Integration determines the success of the cell
The latest automated cell is more compact than the seven-machine line, but the integration challenge remains substantial. It consists of two Starrag Heckert X55 machining centers used for truck chassis components. Ooms emphasizes that selecting the right machine is only the first step. The real value is created when the machine, automation, clamping, tooling and logistics function together as one reliable process.
Gibas was involved from the early concept phase. Together with VDL TIM Hapert’s R&D team, the supplier helped develop the automation concept, including the clamping method and internal logistics. That early involvement was important because the cell had to be feasible not only on paper, but also during acceptance and startup.
The complete route from specification to stable production took one year. During that period, cooperation between VDL TIM Hapert, Gibas and the machine supplier was needed to resolve startup issues and tune the complete process. In automated machining, small disturbances in handling, clamping or material flow can quickly affect uptime. For that reason, VDL TIM Hapert treats supplier collaboration as part of the technical foundation of the cell rather than as an afterthought.
Tool capacity and logistics support unmanned running
The two Starrag Heckert X55 machining centers in the cell have the fifth axis integrated into the table. The table is supported on both sides in the A-axis, providing high structural rigidity for the machining process. VDL TIM Hapert also specified an extra-large tool magazine, allowing the machines to work with sister tools.

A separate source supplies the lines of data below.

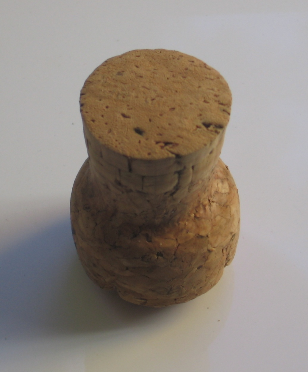 champagne cork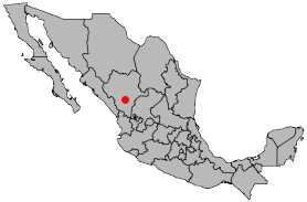 Location Durango, Durango.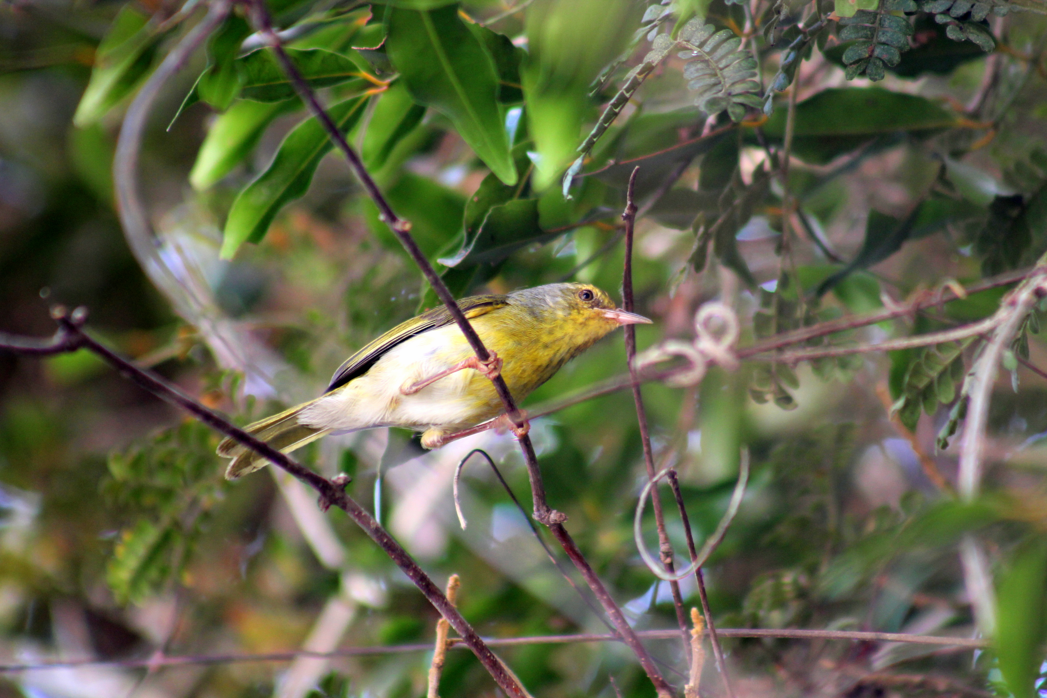 Streepkeeljery in Kirindy

This is important for unmanned production. When tool wear occurs, the system can automatically switch to an identical tool without stopping the process. Each machine has capacity for 120 HSK 100 tools, giving the cell enough tooling autonomy to continue production without constant operator intervention.
Material flow around the cell is also automated. An AMR handles the supply and removal of cast parts, while a robot transfers products between the AMR, the workpiece magazine and the machining centers. The AMR was introduced as a pilot project to reduce forklift use and further automate internal logistics. According to Ooms, implementation was technically manageable because Gibas also supplied the AMR and had the necessary expertise.

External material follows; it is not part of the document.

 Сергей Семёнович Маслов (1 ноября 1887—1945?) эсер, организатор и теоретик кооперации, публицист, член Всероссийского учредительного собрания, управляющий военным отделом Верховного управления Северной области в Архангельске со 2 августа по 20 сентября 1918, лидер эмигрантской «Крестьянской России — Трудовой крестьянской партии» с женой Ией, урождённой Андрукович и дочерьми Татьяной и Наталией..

One practical issue was the interaction with forklifts. Because the AMR is low, forklift drivers sometimes overlooked it. VDL TIM Hapert solved this by organizing separate material flows in the factory, improving the interaction between automated and conventional logistics.
Automation changes the role of people
With the new cell, machining of the chassis components is highly automated. Only packaging remains manual because of specific customer requirements. That changes the type of work required on the shop floor. The need for operators who mainly perform manual tasks is decreasing, while the need for people who understand the complete process is increasing.

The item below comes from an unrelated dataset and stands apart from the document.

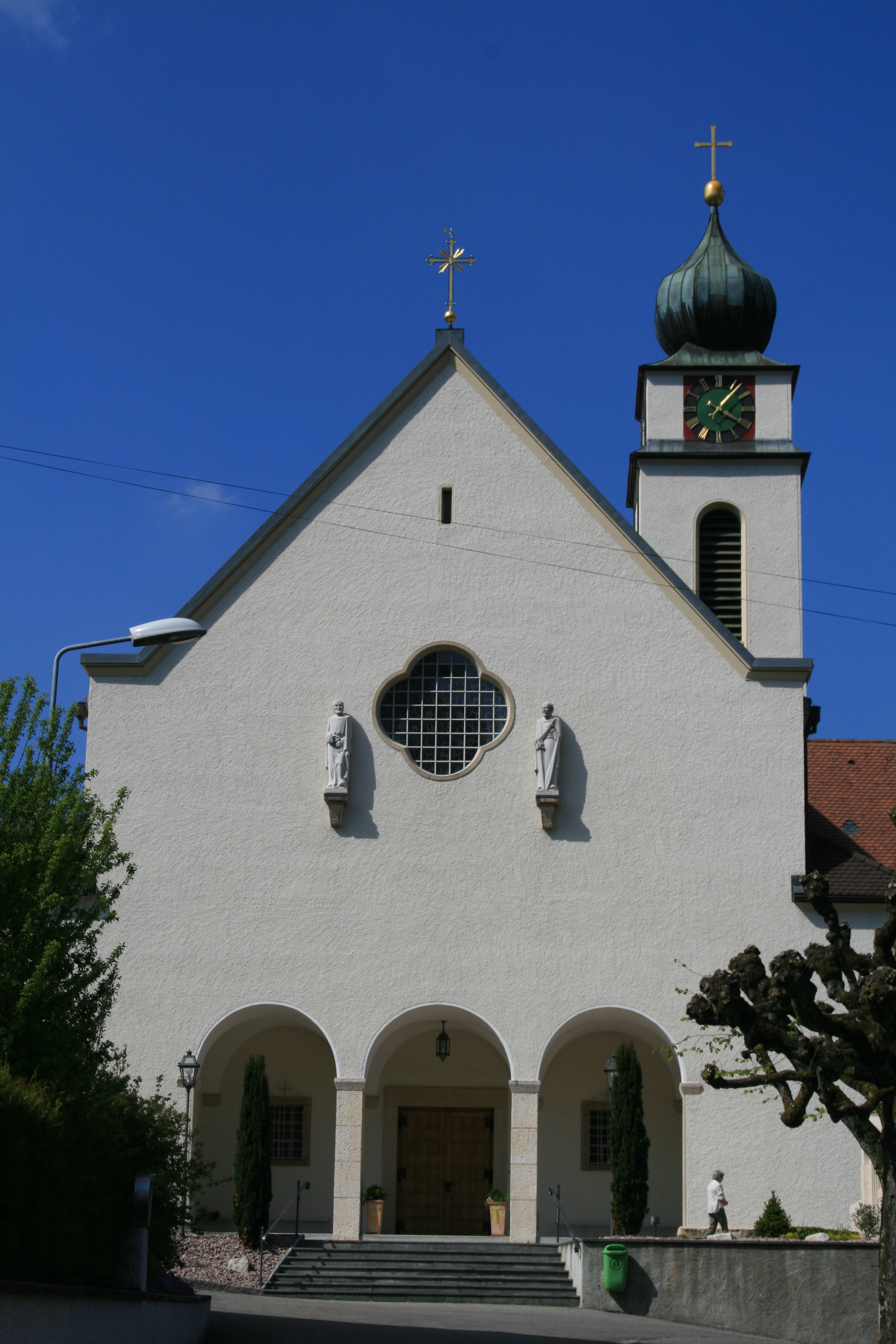 St. Martins-Kirche in Mümliswil SO, Schweiz

Ooms points to a shift toward employees with broader technical knowledge. They must be able to monitor automated production, understand machine behavior, respond to malfunctions and support stable output. That requires targeted training and the addition of new competencies within the organization.
For VDL TIM Hapert, the investment in five-axis machining and automation is therefore linked directly to workforce development. The machines provide the basis for unmanned production, but the reliability of the process still depends on people who can manage the system, maintain control of tooling and logistics and intervene effectively when the process requires attention.